Unraveling anthrax

The technique, known as Amplified Fragment Length Polymorphism (AFLP), is used to create a library of genetic profiles for hundreds of different Bacillus anthracis strains, the organisms that cause anthrax in livestock and humans. Specific DNA fragments from the AFLP profile are then used to design a new set of fragments, known as polymerase-chain-reaction, or PCR, primers, that can specifically detect these fragments in complex samples.

Based on the analysis of tissue samples, Los Alamos researchers proved that the victims of the 1979 anthrax outbreak in the former Soviet Union were infected with at least four different strains of B. anthracis . This provided definitive evidence that the deaths were not caused by a natural infection. It was later revealed that the deaths had been caused by the accidental release of B. anthracis spores from a Soviet military biological research facility suspected by western intelligence experts of producing large quantities of spores. More recently, Los Alamos DNA analysis of samples from Iraq in the aftermath of the Gulf War was directly linked to Iraq's disclosure of an offensive biological warfare program that included the use of B. anthracis.

A team of Los Alamos researchers, including Paul Jackson, Karen Hill and Larry Ticknor, uses AFLP markers as genetic characters to determine the relationships among bacterial isolates. AFLP DNA fragment libraries have been developed for a large number of Bacillus species and a smaller number of pathogens. Researchers use the libraries to analyze medical, veterinary, forensic and environmental samples to determine their microbial content. The goal of the project is to generate an AFLP profile from a sample containing unknown microbes, compare it electronically to all the archived profiles, and thereby determine its phylogeny, and possibly, its exact identity and geographic origin.

The technology recently was used to properly classify a misidentified pathogen that severely infected the wound of a French peace-keeping soldier wounded in Bosnia. The microbe isolated from the infection was misidentified as a B. thuringiensis strain commonly used as a biopesti- cide. This caused considerable public concern about the use of this species for insect control. Los Alamos analyses showed that the pathogen actually was related closely to B. anthracis, explaining why the soldier suffered a serious infection, and was only remotely elated to the B. thuringiensis strains used as biopesticides.

B. anthracis, discovered in the 1870s, was the first organism shown to cause a particular disease. It causes anthrax in animals, mostly cattle, horses, goats, sheep and in humans. Cutaneous anthrax in humans occurs most frequently on the hands and forearms of persons working with infected livestock or products from these animals. It results in sores that develop coal-black scabs. The term anthrax comes from the Greek word for coal.

Cheryl Kuske, a technical staff member in the Lab's Bioscience Division, is interested in understanding the relationships between the pathogenic B. anthracis bacterium and non-pathogenic close relatives of B. anthracis that are naturally present and widespread in the environment. She has been comparing sets of genes from the pathogen with DNA from several different nonpathogenic Bacillus species to identify genes that are unique to the pathogen. These genes have potential for use in rapid, DNA-based detection strategies for B. anthracis in environmental samples for use in forensic analysis.

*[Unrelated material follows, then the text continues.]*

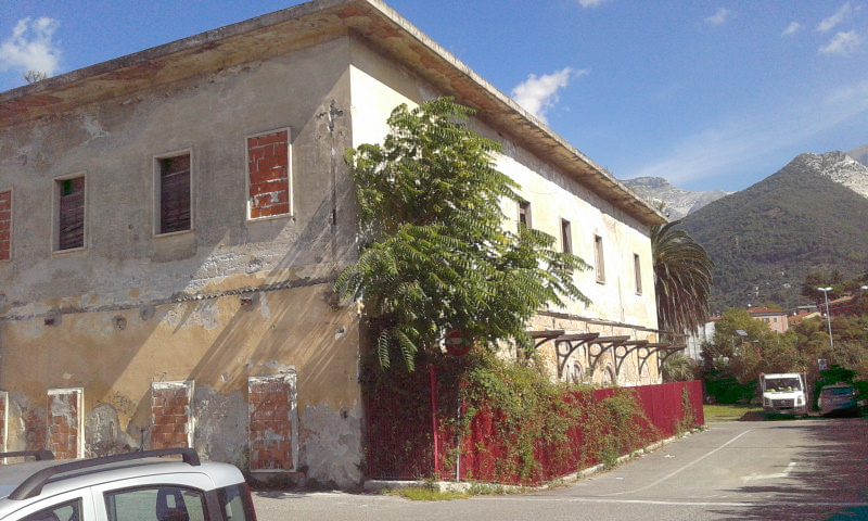 Veduta della dismessa stazione di Carrara-San Martino

Another Bioscience Division project addresses the host-pathogen interface. Michael Altherr and Tom Brettin's work will create novel databases and integrated computational tools to investigate the interaction between pathogens and human cells, including B. anthracis. Several key technologies have emerged through this project that allow the analysis of the entire transcriptional and translational components of a cell. The knowledge gained from these studies may someday help lessen the consequences of exposure to the pathogens and aid in the development of vaccines.